Typically, many in the group focus on cash flow of about $10,000 to $11,000 after expenses per year versus the $20,000 to $30,000 profit they could have made from selling a fully renovated house. The stakeholders can invest upwards of $80,000 in one house.
I also learned that investing in short term rental property is riskier than in a primary residence. The increased risk makes obtaining property insurance more challenging and lenders offering significantly higher interest rates and more challenging terms. Additionally, short term rental investors are often small businesspersons and as Keen pointed out, small developers are often not offered the same access to capital from local governments as are large developers.
Small developer Ethel Rock, who was another source of inspiration, experienced two years of trying to qualify for government grants before deciding to use her retirement funds to finance her project in Omaha, Nebraska. The Washington, DC investor said for this series that the city of Omaha told her that her project was too small, so “I pulled from my TSP (Thrift Savings Plan) and got help from my husband.” The TSP is a retirement savings and investment plan for federal employees and members of the uniformed services.
We financed the Gary project in a similar fashion.

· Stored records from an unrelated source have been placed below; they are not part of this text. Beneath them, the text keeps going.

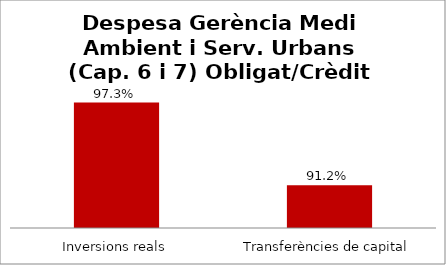
| Category | Series 0 |
|---|---|
| Inversions reals | 0.973 |
| Transferències de capital | 0.912 |
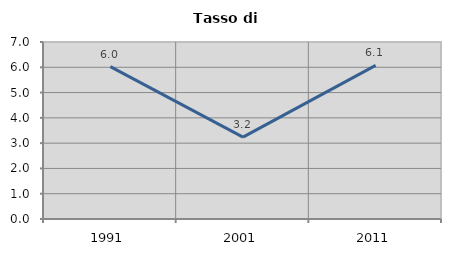
| Category | Tasso di disoccupazione   |
|---|---|
| 1991.0 | 6.025 |
| 2001.0 | 3.237 |
| 2011.0 | 6.078 |
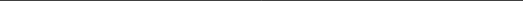
| Category | Доля пред-ий с РП < 0% | Доля предп-ий с 0<РП<20% | Доля пред-ий с 20%<РП<40% | Доля предп-ий с РП > 40% |
|---|---|---|---|---|
| 2 -тоқ.  | 16.39 | 12.55 | 41.146 | 29.398 |
| 3 -тоқ. | 14.325 | 12.309 | 42.702 | 30.011 |
| 4 -тоқ. | 15.902 | 11.992 | 42.231 | 29.353 |
| 1 -тоқ. 2010  | 17.254 | 12.099 | 40.295 | 30.142 |
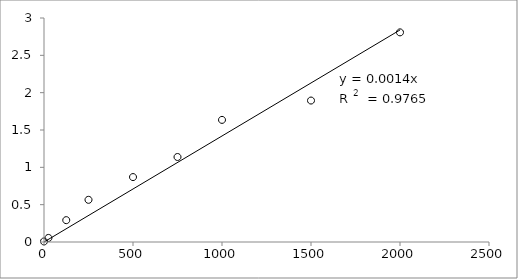
| Category | Series 0 |
|---|---|
| 2000.0 | 2.808 |
| 1500.0 | 1.894 |
| 1000.0 | 1.636 |
| 750.0 | 1.138 |
| 500.0 | 0.869 |
| 250.0 | 0.565 |
| 125.0 | 0.292 |
| 25.0 | 0.054 |
| 0.0 | 0.008 |
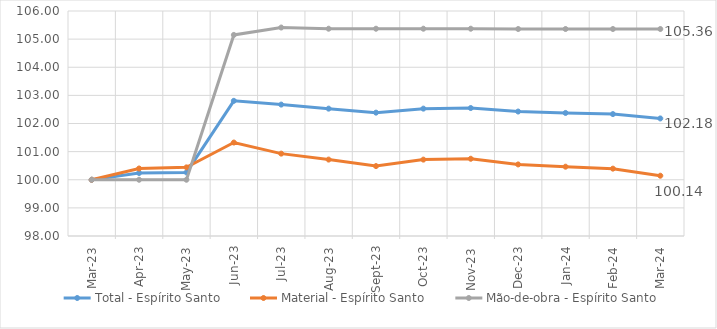
| Category | Total - Espírito Santo | Material - Espírito Santo | Mão-de-obra - Espírito Santo |
|---|---|---|---|
| 2023-03-01 | 100 | 100 | 100 |
| 2023-04-01 | 100.24 | 100.4 | 100 |
| 2023-05-01 | 100.26 | 100.44 | 100 |
| 2023-06-01 | 102.806 | 101.323 | 105.15 |
| 2023-07-01 | 102.672 | 100.929 | 105.412 |
| 2023-08-01 | 102.528 | 100.717 | 105.37 |
| 2023-09-01 | 102.386 | 100.486 | 105.37 |
| 2023-10-01 | 102.528 | 100.716 | 105.37 |
| 2023-11-01 | 102.549 | 100.747 | 105.37 |
| 2023-12-01 | 102.426 | 100.545 | 105.36 |
| 2024-01-01 | 102.375 | 100.464 | 105.36 |
| 2024-02-01 | 102.334 | 100.395 | 105.36 |
| 2024-03-01 | 102.18 | 100.143 | 105.36 |

Using the funds our mother left, plus funds from my TSP account. “It was money I never had anyway and it was the home where mom found her peace,” quipped my brother on why he invested a part of his inheritance into the home. For me, I could either invest in the funds decided by my retirement fund or invest in Gary.
To have others invest my money for me meant that I would most likely fuel companies that won’t invest in Gary or in Gary’s people. So, I decided to include a direct investment in Gary in my portfolio, or to cast down my bucket where I am.